Data: 05/06/2018 Categoria: Dependência Química / Voltar

Como entender e ajudar um dependente químico

Antes de julgar um dependente químico como mau caráter, inconfiável, manipulador e traiçoeiro, devemos entender que ele é portador de uma doença segundo a OMS (Organização Muldial de Saúde). Tal doença é descrita como Transtorno mental e comportamental devido à compulsão obcessiva por uso de substâncias psicoativas que alterem sua percepção e que proporcionam prazer proveniente do uso.

Se você entender essa concepção, entenderá que suas atitudes serão para alimentar o uso e para isso será capaz de qualquer coisa.
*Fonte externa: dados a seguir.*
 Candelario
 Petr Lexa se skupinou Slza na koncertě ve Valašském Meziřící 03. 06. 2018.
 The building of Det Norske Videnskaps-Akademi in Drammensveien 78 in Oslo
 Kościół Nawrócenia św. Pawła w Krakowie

Imagine um casal apaixonado, em um local público, às 23:00hs, extremamente apaixonado e sem condição de estar em um local apropriado e com mais privacidade. Estão envolvidos fisicamente, de forma que o desejo sexual é incontrolável pois tem em sua memória o prazer que uma relação sexual proporcionará. Deste modo eles cometerão qualquer loucura para se satisfazerem, perderão o controle e buscarão de qualquer forma o ato em si.

Pode parecer estranho esta comparação, pois um ato sexual é um ato saudável, mas a busca da satisfação e do prazer é comparável ao uso de uma substância psicoativa que proporcionará prazer e liberará dopamina.
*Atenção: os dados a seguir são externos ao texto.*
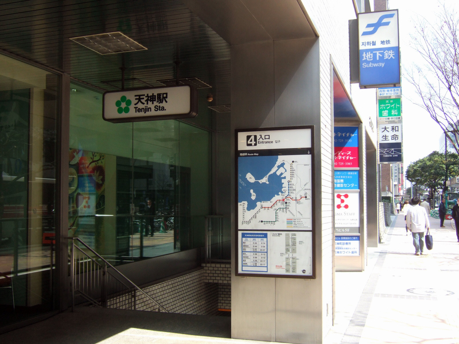 福岡市地下鉄天神駅入口（4番）Fukuoka City Subway Tenjin Station
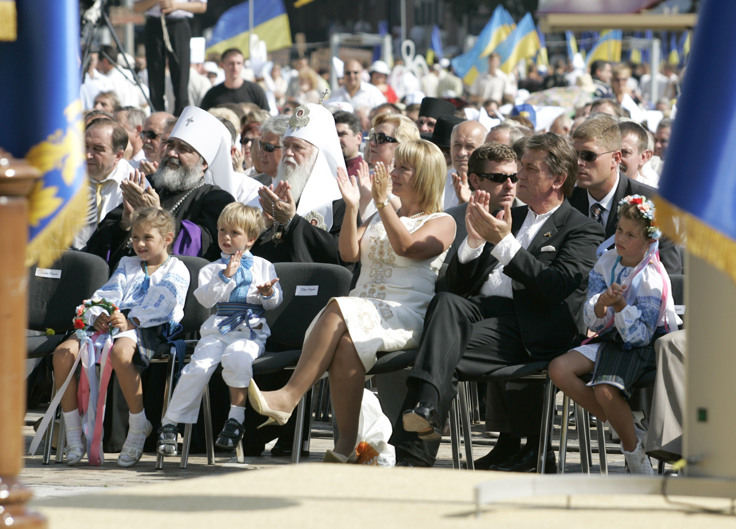 Президент України Віктор Ющенко з дружиною Катериною і дітьми аплодують під час проведення урочистих заходів з нагоди 16-16-ї річниці Незалежності України на Софійській площі в Києві, у п'ятницю, 24 серпня 2007 р. У другому ряду сидять глава Української автокефальної православної церкви Митрополіт Мефодій (зліва) і Патріарх Київський і всієї Русі-України Філарет. Фото Михайла Марківа / POOL / УНІАН
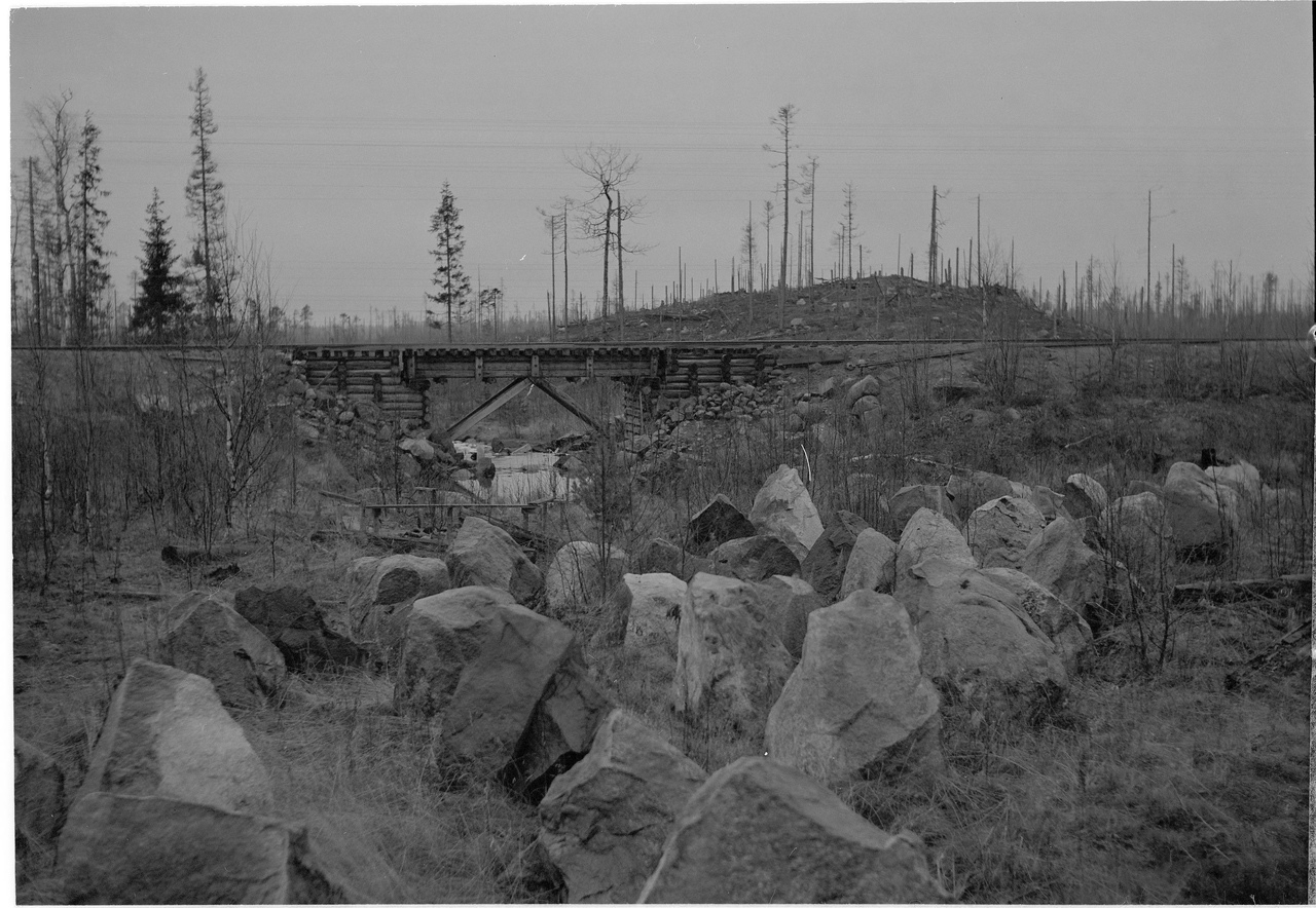 Колласйоки.

Então antes de julgar um dependente químico, procure usar de empatia. Se você fosse dependente de cocaína, crack, maconha, ácool, o que seria capaz de fazer para satisfazer sua necessidade de ter prazer com a substância de sua preferência ?

Talvez por não ser dependente químico não tenha noção das reações que a compulsão e o desejo de usar, provocam no organismo. Mas se conseguiu usar empatia e imaginar qual é a reação ao desejar o resultado do prazer proporcionado pelo uso, saberá o quanto é difícil lhe dar com o momento da "fissura" (Desejo incontrolável).
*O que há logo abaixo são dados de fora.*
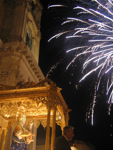 L'uscita della Madonna della Provvidenza dalla Chiesa Madre - Zafferana Etnea (CT) - Foto D. Pennisi
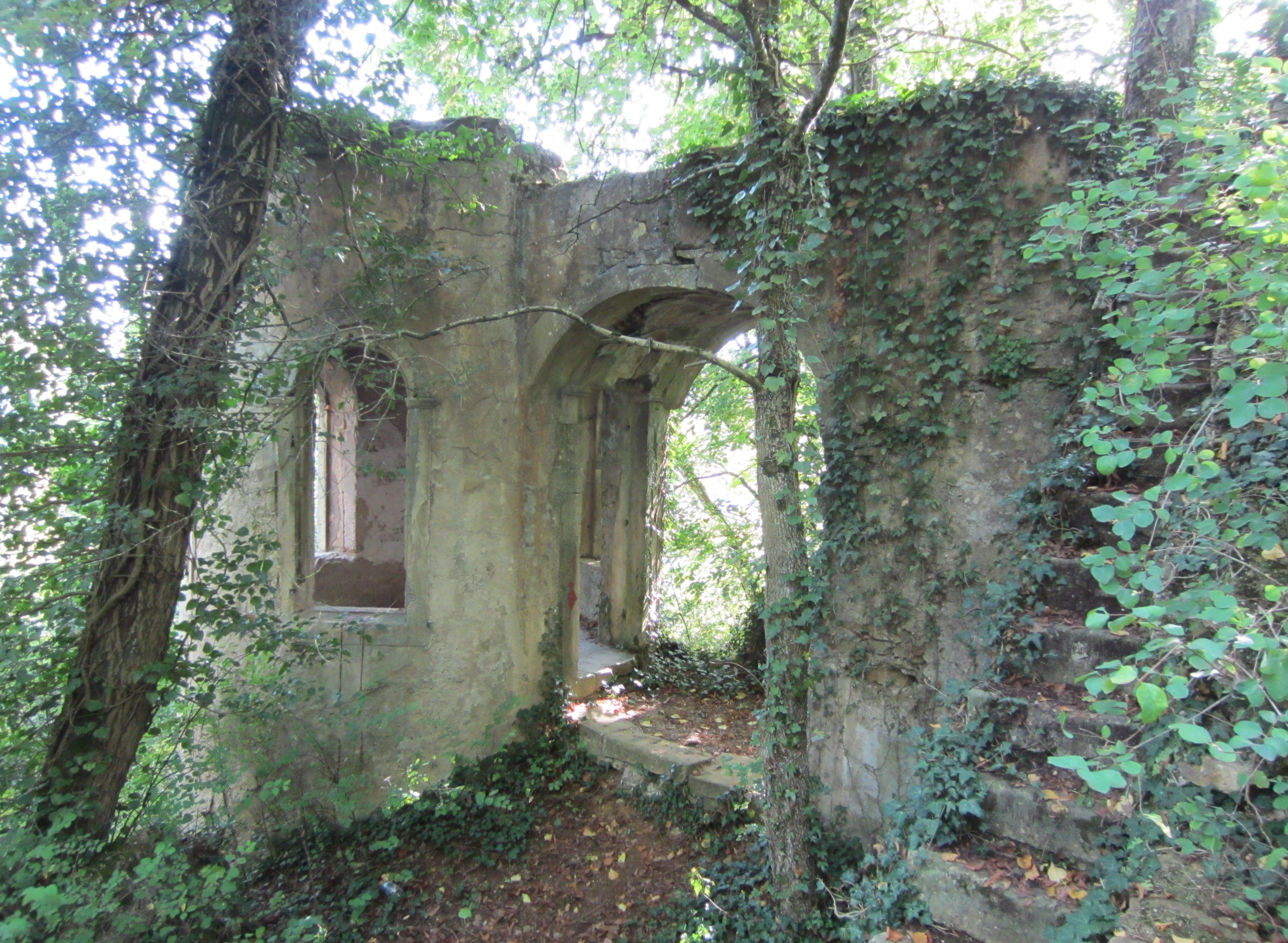 Description tour du diable Jussy Date16 September 2011Sourcemon appareil photoAuthorAimelaimePermission(Reusing this file) tour du diable Jussy
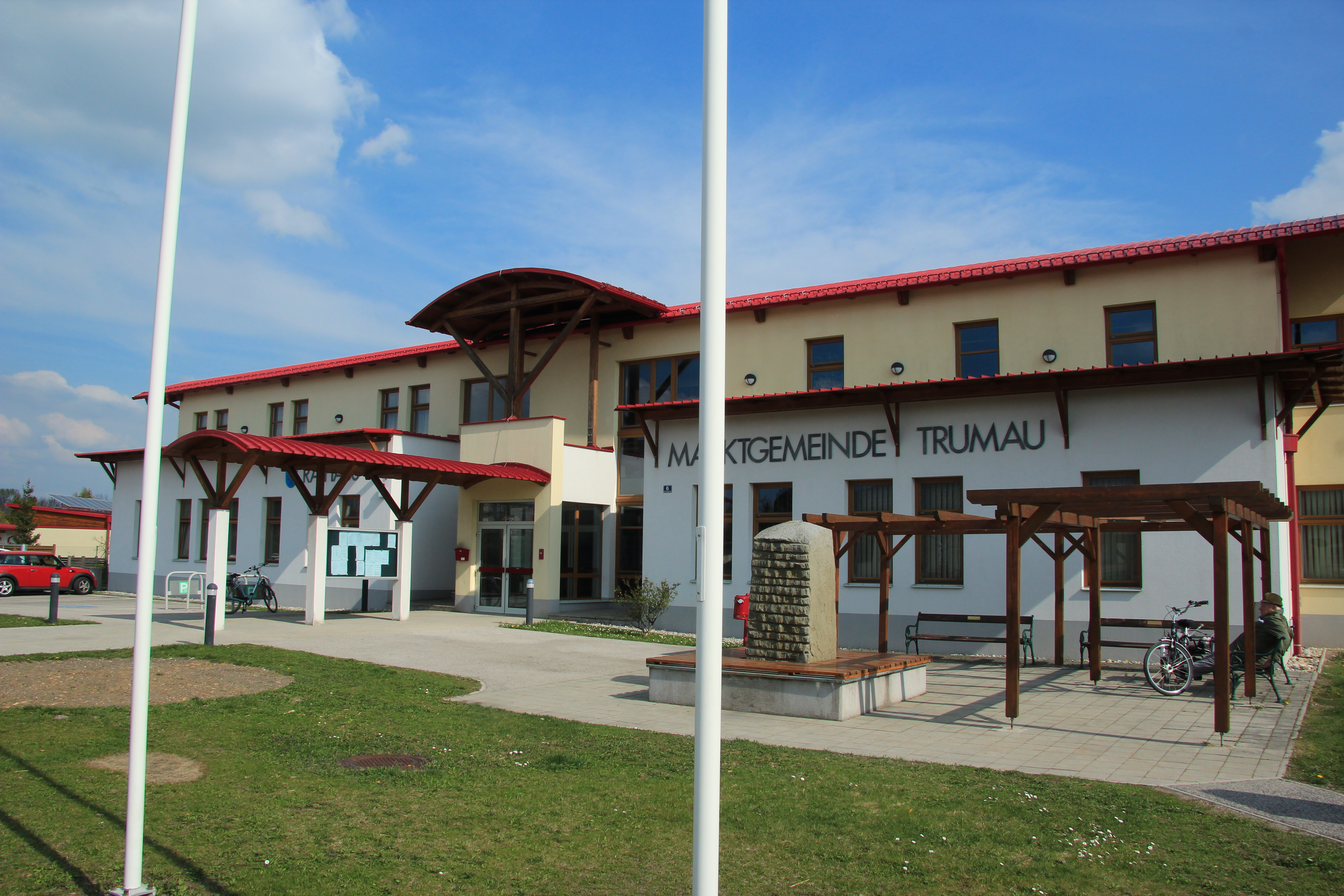 Gemeindeamt in Trumau, Niederösterreich
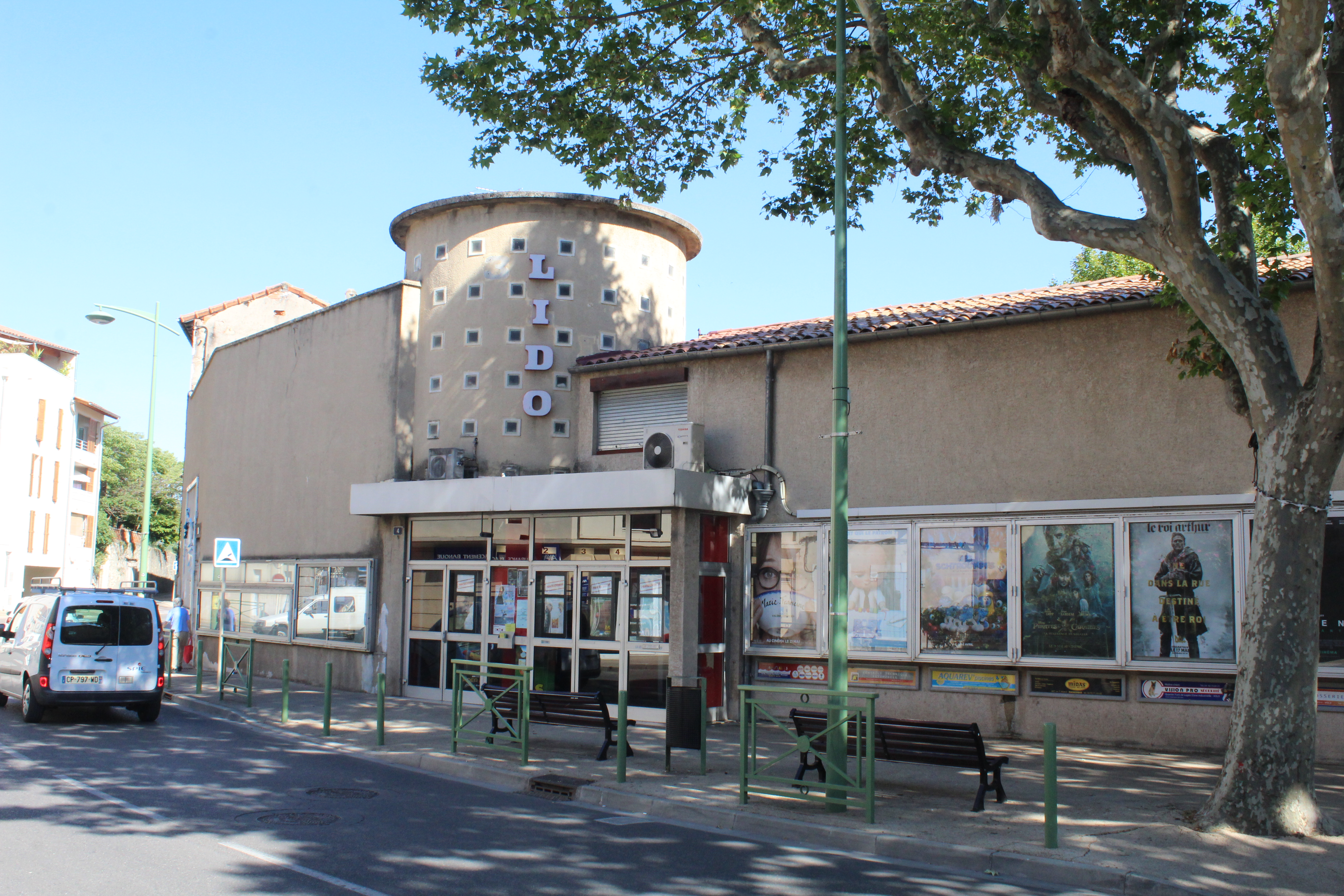 Cinéma Le Lido, Manosque.

Neste momento o dependente químico é capaz de manipular e usar de qualquer subterfúgio para conseguir satisfazer seu desejo incontrolável o qual denominamos de circuito de recompensa ou circuito de prazer.

Apesar de as drogas agirem no nosso cérebro em áreas diferentes e com mecanismos diferentes, produzindo uma ampla gama de efeitos, todas elas aumentam a concentração de dopamina no circuito de recompensa (WEST, 2006).

Nas pessoas que possuem uma vulnerabilidade para a dependência química, a estimulação da área Tegumentar Ventral do cérebro, faz com que nosso cérebro responda com mais frequência aos estímulos que lembram o uso da droga, por exemplo as imagens de drogas, os instrumentos usados para preparação ou consumo da droga, a ansiedade ou a disforia, uma sensação ou estado de mal-estar, ansiedade ou tristeza. Isso faz com que, na consciência da pessoa com dependência, surjam pensamentos e pulsões para que ela faça uso ou continue o uso da droga. Esse mecanismo é responsável pelo sintoma chamado de “fissura”.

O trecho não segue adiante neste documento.